- Task to complete -
Where an image appears, leave it out; otherwise repeat the data exactly.

- Data provided -
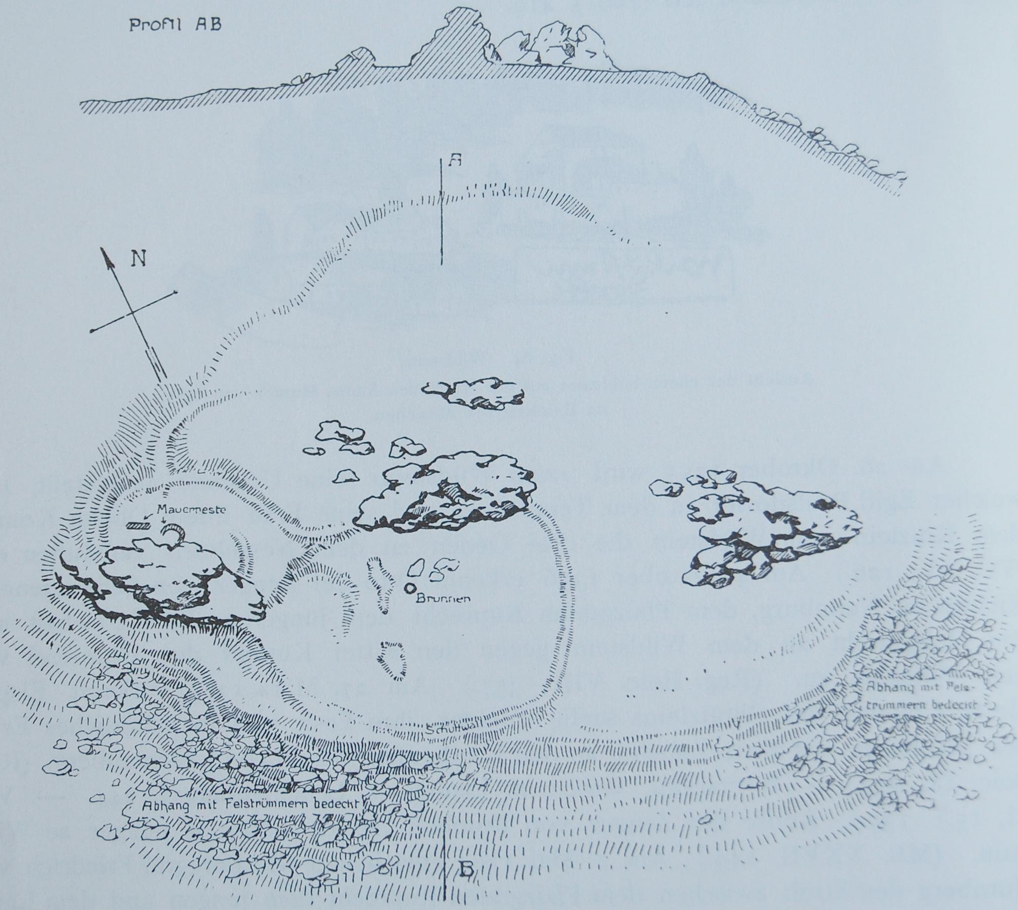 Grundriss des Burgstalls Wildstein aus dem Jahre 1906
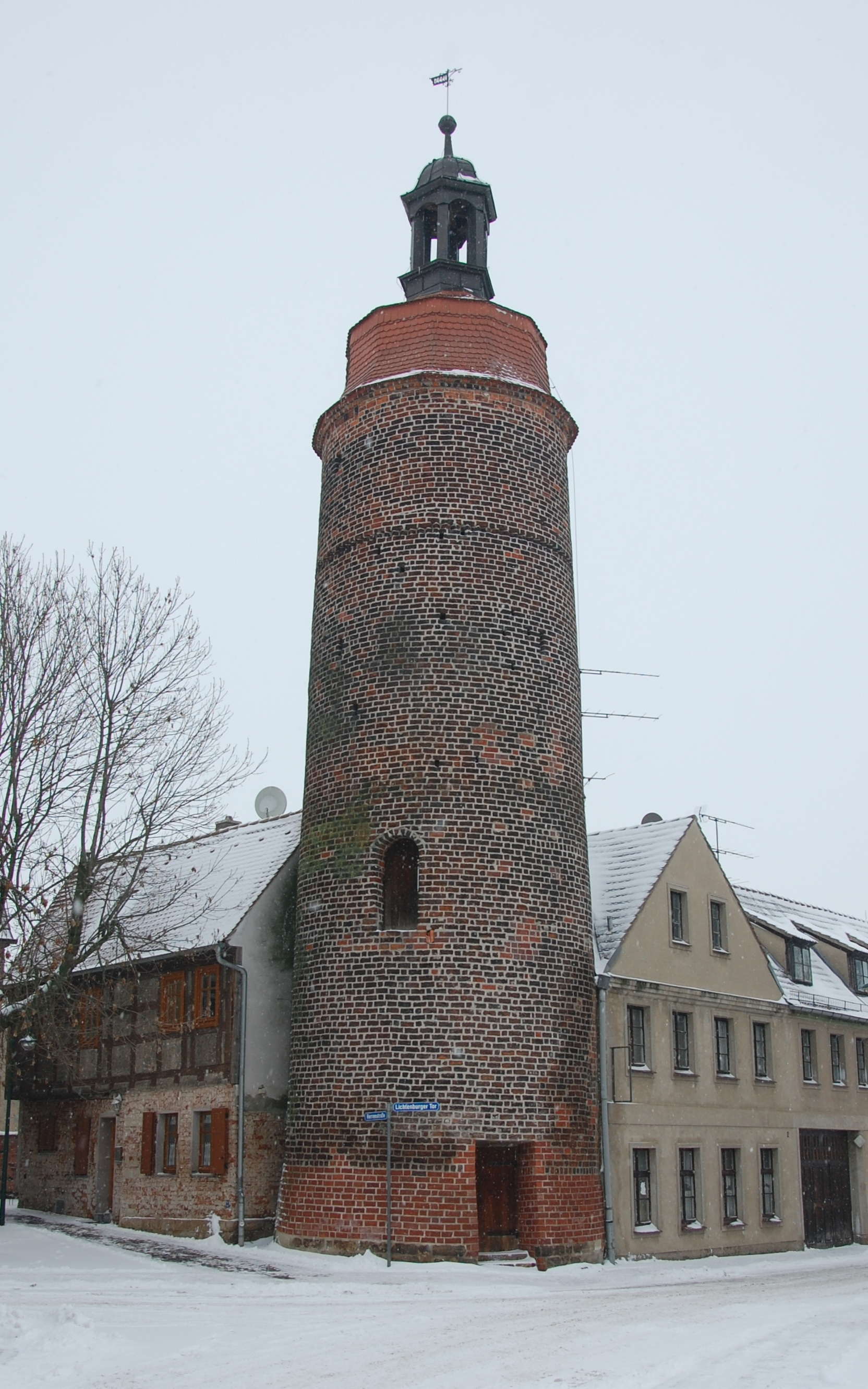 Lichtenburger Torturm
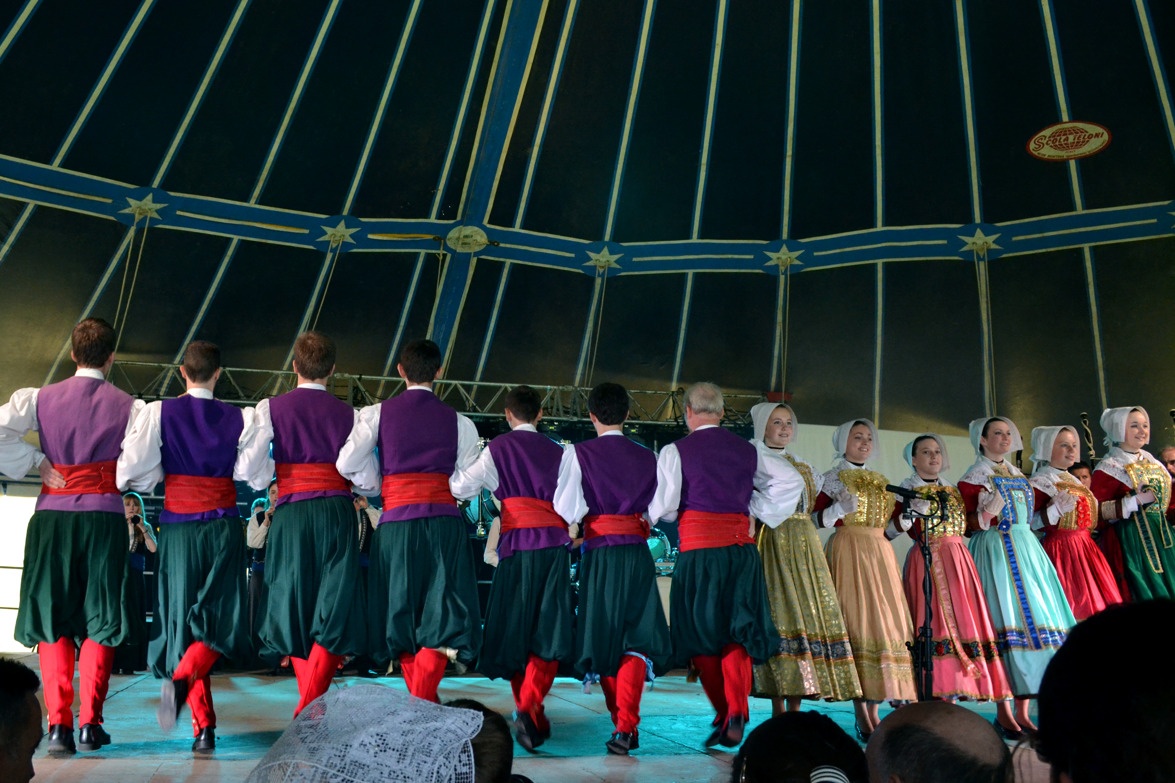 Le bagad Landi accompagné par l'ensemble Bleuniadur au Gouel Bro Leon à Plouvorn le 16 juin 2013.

- Solution to this exercise -
 Grundriss des Burgstalls Wildstein aus dem Jahre 1906
 Lichtenburger Torturm
 Le bagad Landi accompagné par l'ensemble Bleuniadur au Gouel Bro Leon à Plouvorn le 16 juin 2013.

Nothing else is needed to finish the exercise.